Have you followed the Power Management Guide ? What exactly happens after 'hibernate-ram' ?

----------

## mrknowitall

hi patrikas,

thanks for reply!

this is the output of hibernate-ram:

```

hibernate-ram: No suitable suspend methods were found on your machine.

hibernate-ram: You need to install a kernel with support for suspending to

hibernate-ram: disk or RAM and reboot, then try again.

```

and this is kernel section regarding power-management:

```

[*] Power Management support      

[ ]     Power Management Debug Support                                                                                    

[*] Suspend to RAM and standby                                                                                                    

[*] Hibernation (aka 'suspend to disk')                                                                                           

(/dev/mapper/isw_cdgbhbhedi_Volume06) Default resume partition                                                              

<*>   Enhanced Hibernation (TuxOnIce)  --->                                                                               

[*]  ACPI (Advanced Configuration and Power Interface) Support  --->                                                             

< > APM (Advanced Power Management) BIOS support  --->                                                                             

      CPU Frequency scaling  --->                                                                                                 

-*-  CPU idle PM support

```

the relevant grub section:

```

title Gentoo(TOI)

root (hd0,0)

kernel /boot/kernel-genkernel-x86-2.6.31-tuxonice-r10 rootfstype=ext4 root=/dev/ram0 real_root=/dev/mapper/isw_cdgbhbhedi_Volume05 init=/linuxrc ramdisk=8192 dodmraid udev video=uvesafb:ywrap,pmipal,1680x1050-32@60,mtrr:3 splash=silent,fadein,theme:livecd-2007.0 console=tty1 quiet resume=/dev/mapper/isw_cdgbhbhedi_Volume06 acpi_sleep=s3_bios

initrd /boot/initramfs-genkernel-x86-2.6.31-tuxonice-r10

```

any ideas, where to look?

merci!

alex

----------

## patrikas

Strange issue as you have kernel support compiled for it. I'd try to play around with BIOS ACPI options and those in /etc/hibernate, probably check how it goes without acpi_sleep kernel parameter, but this shouldn't make a difference. 

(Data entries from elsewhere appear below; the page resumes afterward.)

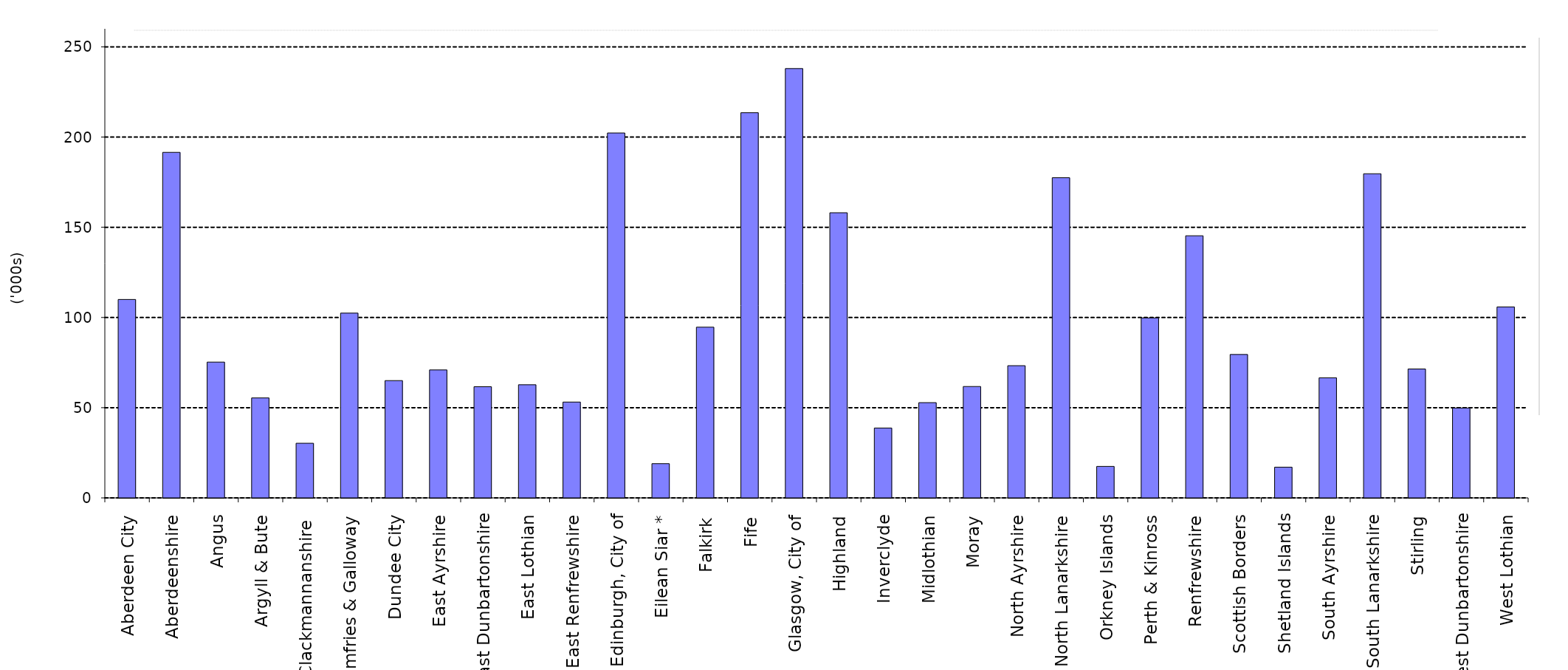
| Category | Series 0 |
|---|---|
| Aberdeen City | 109.983 |
| Aberdeenshire | 191.526 |
| Angus | 75.263 |
| Argyll & Bute | 55.405 |
| Clackmannanshire  | 30.277 |
| Dumfries & Galloway | 102.415 |
| Dundee City | 65.007 |
| East Ayrshire | 70.923 |
| East Dunbartonshire | 61.624 |
| East Lothian | 62.709 |
| East Renfrewshire | 53.119 |
| Edinburgh, City of | 202.259 |
| Eilean Siar * | 18.961 |
| Falkirk | 94.632 |
| Fife | 213.483 |
| Glasgow, City of | 237.961 |
| Highland | 158.044 |
| Inverclyde | 38.723 |
| Midlothian | 52.791 |
| Moray | 61.733 |
| North Ayrshire | 73.275 |
| North Lanarkshire | 177.459 |
| Orkney Islands | 17.451 |
| Perth & Kinross | 99.757 |
| Renfrewshire | 145.286 |
| Scottish Borders | 79.489 |
| Shetland Islands | 17.025 |
| South Ayrshire | 66.559 |
| South Lanarkshire | 179.659 |
| Stirling | 71.443 |
| West Dunbartonshire | 49.825 |
| West Lothian | 105.814 |

PS: Is CONFIG_HOTPLUG_CPU enabled ?

Have you tried 'echo mem > /sys/power/state' ?

----------

## dmpogo

Can you try to delete all options from the grub kernel option line related to that, especially ones about S3 state ?

----------

## mrknowitall

Sorry for taking so long, but my harddisk crashed in the meantime. I'll never ever do a SW-Raid0 (stripping)... Fortunatelly, I had a backup. I can absolutely recommend rdiff-backup!

Concerning the orignal problem with the standby, I found a switch in the BIOS where I can switch from using S1 to S3. After turning on S3, the suspend to RAM option was available. After a short moment of success, I found myself in trouble again.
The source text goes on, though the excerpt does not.